Source data:

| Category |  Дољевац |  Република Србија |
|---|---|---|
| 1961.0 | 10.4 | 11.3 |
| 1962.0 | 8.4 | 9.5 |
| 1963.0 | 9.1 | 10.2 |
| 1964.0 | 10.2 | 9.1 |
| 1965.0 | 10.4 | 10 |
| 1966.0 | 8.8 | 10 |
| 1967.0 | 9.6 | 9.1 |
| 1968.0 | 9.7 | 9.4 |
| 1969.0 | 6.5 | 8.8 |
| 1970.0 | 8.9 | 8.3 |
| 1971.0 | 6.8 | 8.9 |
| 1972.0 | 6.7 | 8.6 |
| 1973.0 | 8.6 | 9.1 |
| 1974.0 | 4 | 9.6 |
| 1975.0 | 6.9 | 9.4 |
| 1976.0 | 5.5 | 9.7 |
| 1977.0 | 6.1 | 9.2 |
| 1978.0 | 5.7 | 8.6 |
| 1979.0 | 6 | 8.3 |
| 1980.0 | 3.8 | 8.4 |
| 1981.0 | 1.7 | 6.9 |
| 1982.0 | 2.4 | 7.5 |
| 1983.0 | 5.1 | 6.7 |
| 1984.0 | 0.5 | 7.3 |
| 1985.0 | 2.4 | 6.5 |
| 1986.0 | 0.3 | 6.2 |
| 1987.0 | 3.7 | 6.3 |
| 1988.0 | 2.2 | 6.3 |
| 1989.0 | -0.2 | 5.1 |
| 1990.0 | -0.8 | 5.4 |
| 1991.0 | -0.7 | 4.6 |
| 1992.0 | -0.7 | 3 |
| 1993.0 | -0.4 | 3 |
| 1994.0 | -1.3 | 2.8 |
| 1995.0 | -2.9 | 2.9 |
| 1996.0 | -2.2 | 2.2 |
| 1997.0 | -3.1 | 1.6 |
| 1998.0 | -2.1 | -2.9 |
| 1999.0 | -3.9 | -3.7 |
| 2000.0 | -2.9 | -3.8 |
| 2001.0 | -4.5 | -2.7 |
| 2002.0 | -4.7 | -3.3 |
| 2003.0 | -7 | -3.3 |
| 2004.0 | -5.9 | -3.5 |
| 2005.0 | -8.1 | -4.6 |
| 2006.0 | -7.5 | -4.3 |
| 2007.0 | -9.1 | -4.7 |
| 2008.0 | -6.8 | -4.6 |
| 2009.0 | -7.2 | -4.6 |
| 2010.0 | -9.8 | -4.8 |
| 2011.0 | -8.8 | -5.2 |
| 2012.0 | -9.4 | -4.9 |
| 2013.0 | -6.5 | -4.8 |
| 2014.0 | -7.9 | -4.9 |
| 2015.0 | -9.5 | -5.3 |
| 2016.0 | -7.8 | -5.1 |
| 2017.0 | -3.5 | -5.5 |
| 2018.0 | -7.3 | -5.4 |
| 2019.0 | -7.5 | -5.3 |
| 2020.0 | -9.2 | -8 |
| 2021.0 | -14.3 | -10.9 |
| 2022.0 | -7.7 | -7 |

Task details:
Output, from the data above, the lines from the line with "9.1 | 10.2 |" to the line with "1980.0 | 3.8 | 8.4 |" exactly as they stand, both ends included and nothing else.

Result of this task:
| 1963.0 | 9.1 | 10.2 |
| 1964.0 | 10.2 | 9.1 |
| 1965.0 | 10.4 | 10 |
| 1966.0 | 8.8 | 10 |
| 1967.0 | 9.6 | 9.1 |
| 1968.0 | 9.7 | 9.4 |
| 1969.0 | 6.5 | 8.8 |
| 1970.0 | 8.9 | 8.3 |
| 1971.0 | 6.8 | 8.9 |
| 1972.0 | 6.7 | 8.6 |
| 1973.0 | 8.6 | 9.1 |
| 1974.0 | 4 | 9.6 |
| 1975.0 | 6.9 | 9.4 |
| 1976.0 | 5.5 | 9.7 |
| 1977.0 | 6.1 | 9.2 |
| 1978.0 | 5.7 | 8.6 |
| 1979.0 | 6 | 8.3 |
| 1980.0 | 3.8 | 8.4 |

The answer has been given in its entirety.